The luck of the draw
How much do you know about business drawing software? I'm a bit of a newbie at this myself, so for the benefit of all of us, I've found out 10 interesting things about the drawing tools market, courtesy of Jeremy Jaech, the chief executive of Visio, and the little background knowledge I have.
(As this knowledge was gained by visiting a struggling artist who claimed to have discovered a new form of art using PC paint programmes, my education is far from complete, especially as half-way through the interview, the artist stubbed out his joint, shouted: 'We've got to save the bloody, bloody trees', and burst into floods of tears, leaving me to find my own way out.)
1) Visio has 2.5 million users for its drawing packages, which are basically like a set of useful stencils, thus getting over the fact that none of them can draw to save their lives, especially with a mouse. After Visio, according to Romtec, comes Corel and Micrografx, then AutoCAD (if you don't think drawing should be fun).
2) Half of those 2.5 million users weren't drawing at all before and the other half drew everything by hand (bad idea).
3) Of the rest of them, the majority were attempting to do drawings by using those ridiculous pictures of grinning cartoon men with big noses and people shaking hands that you get with PowerPoint (very bad idea).
4) Among people who use drawing packages, Visio claims three out of five say it's the most important product they use.

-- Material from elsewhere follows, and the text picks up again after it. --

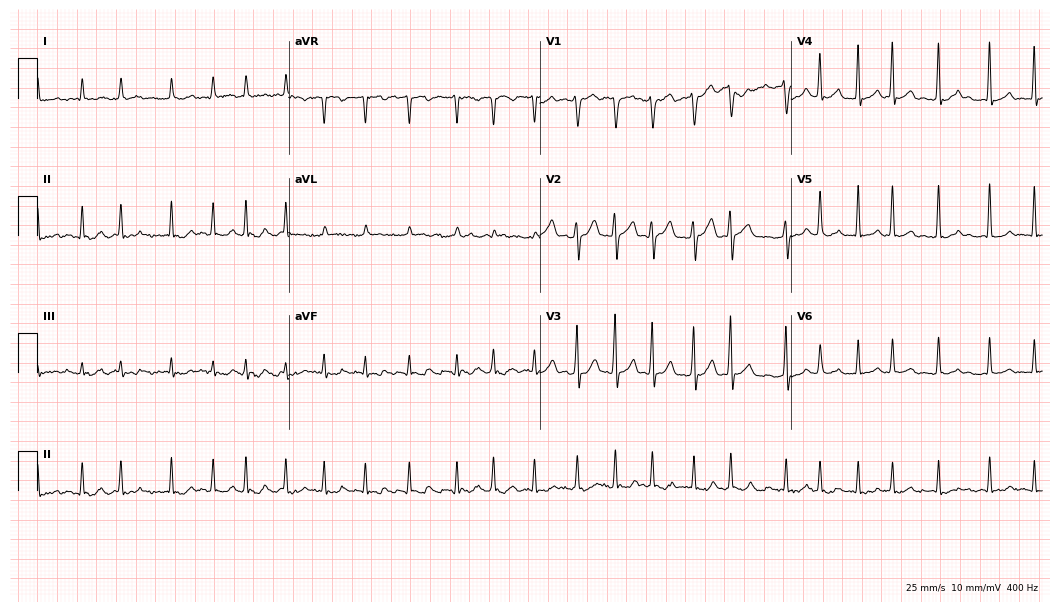
Electrocardiogram, a 68-year-old male. Interpretation includes atrial fibrillation.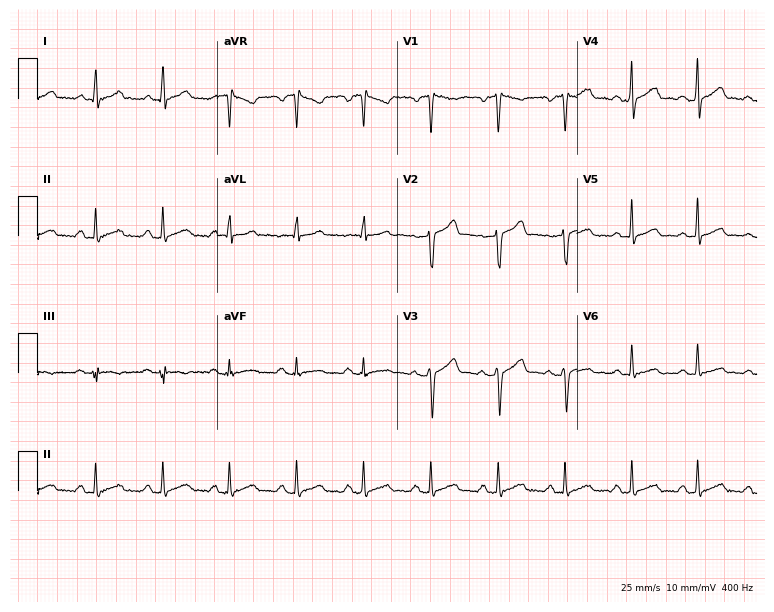
Electrocardiogram (7.3-second recording at 400 Hz), a male patient, 56 years old. Overall reading on record: normal ECG.

5) I have a problem with that last statistic. If I bought something that wasn't already in Microsoft Office or Windows, which - at the risk of prejudicing the outcome of Microsoft's anti-trust trial - isn't much, then I'd think it was big news in my cubicle.

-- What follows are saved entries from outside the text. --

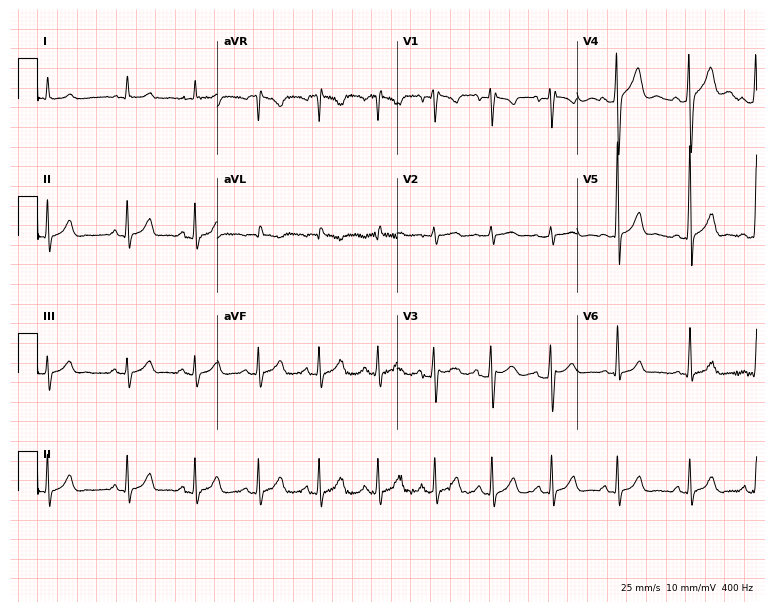
Standard 12-lead ECG recorded from a 20-year-old male (7.3-second recording at 400 Hz). Read as a normal ECG.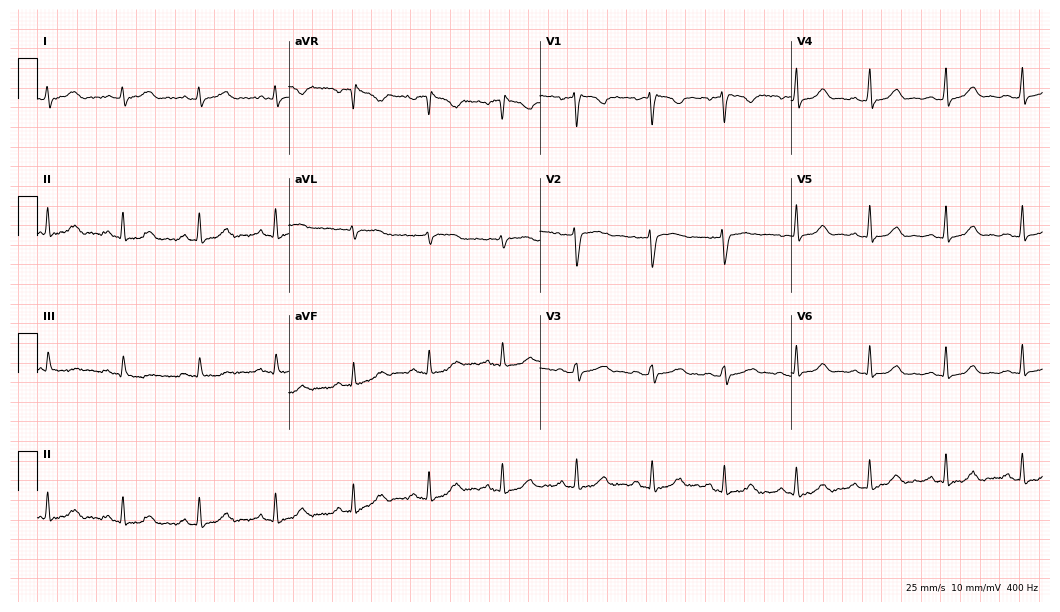
Resting 12-lead electrocardiogram. Patient: a 32-year-old female. Read as a normal ECG.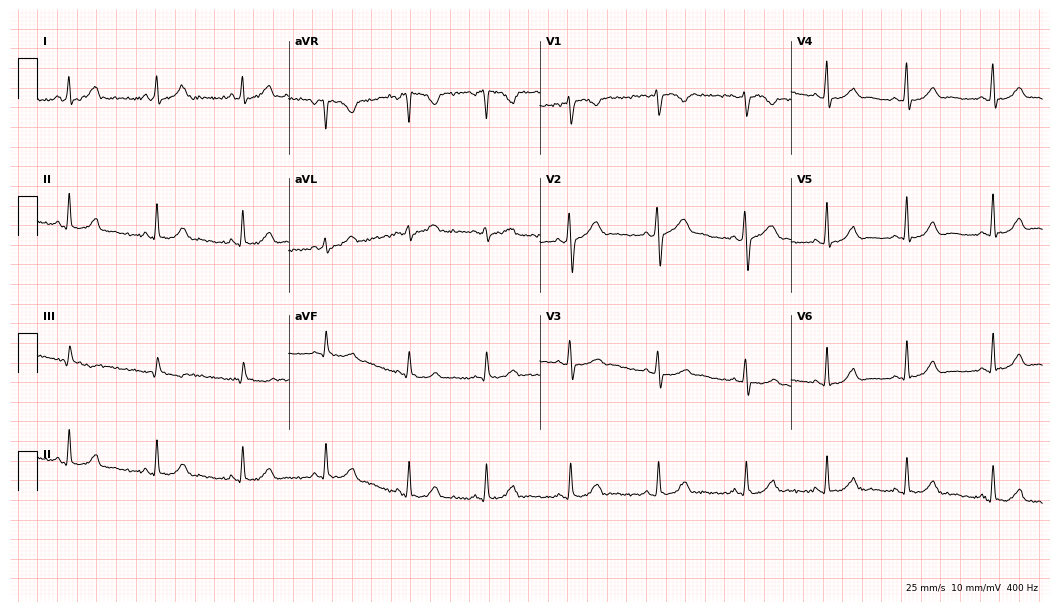
Standard 12-lead ECG recorded from a 32-year-old woman. Read as a normal ECG.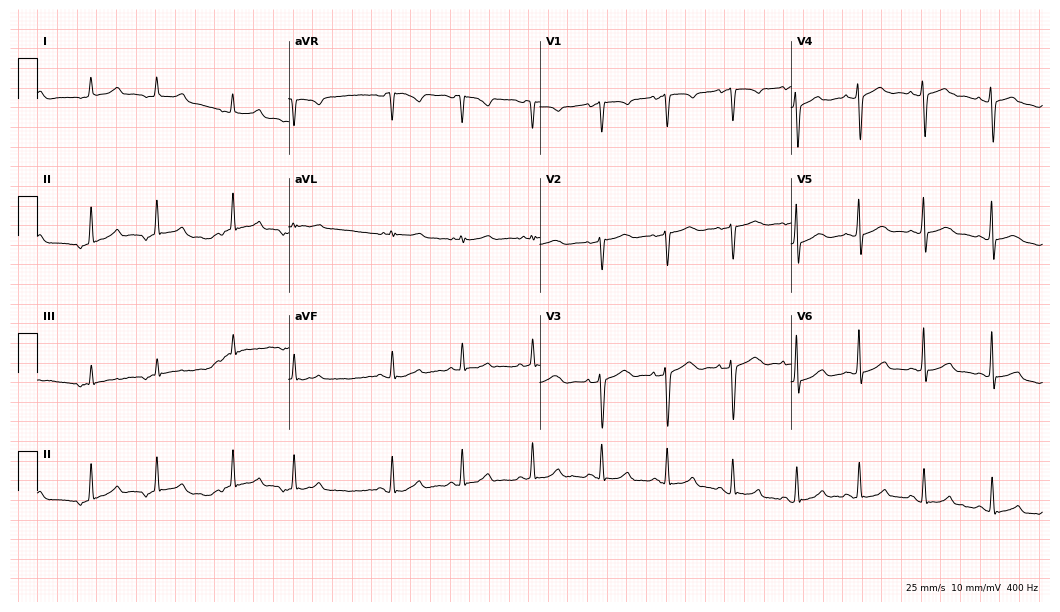
ECG (10.2-second recording at 400 Hz) — a 21-year-old female patient. Screened for six findings — first-degree AV block, right bundle branch block (RBBB), left bundle branch block (LBBB), sinus bradycardia, atrial fibrillation (AF), sinus tachycardia — none is recorded.

6) What really bothers me is that the other two out of five are probably extremely excited by PowerPoint, because of the cool pictures of cartoon men, etc.
7) The market is dominated by volume licensing for the special needs of large customers. Visio sells lots to the Ministry of Defence, I assume because PowerPoint doesn't have any good clipart of people being blown to smithereens, and to Boeing, probably because plane crashes are notoriously hard to draw.
8) So far, Microsoft hasn't made any attempt to introduce its own business drawing package. Visio is being nice to it because: 'We have to be obsequious to Microsoft, so if it wants a drawing package, it buys us.' I hope I haven't let the cat out of the bag there.
9) The next step: to link the engineering and technical drawing packages to back-end functions
so that, for example, when you draw a database schematic differently, it actually changes the way the database is set up. This is being introduced at the end of this year. It's this engineering and technical stuff that's the biggest growth market.
10) Jaech claims the chief executive of Corel has a large, nude picture of his wife (that's the Corel bloke's wife, not Jaech's) above his desk.
Tim Phillips is a freelance IT journalist.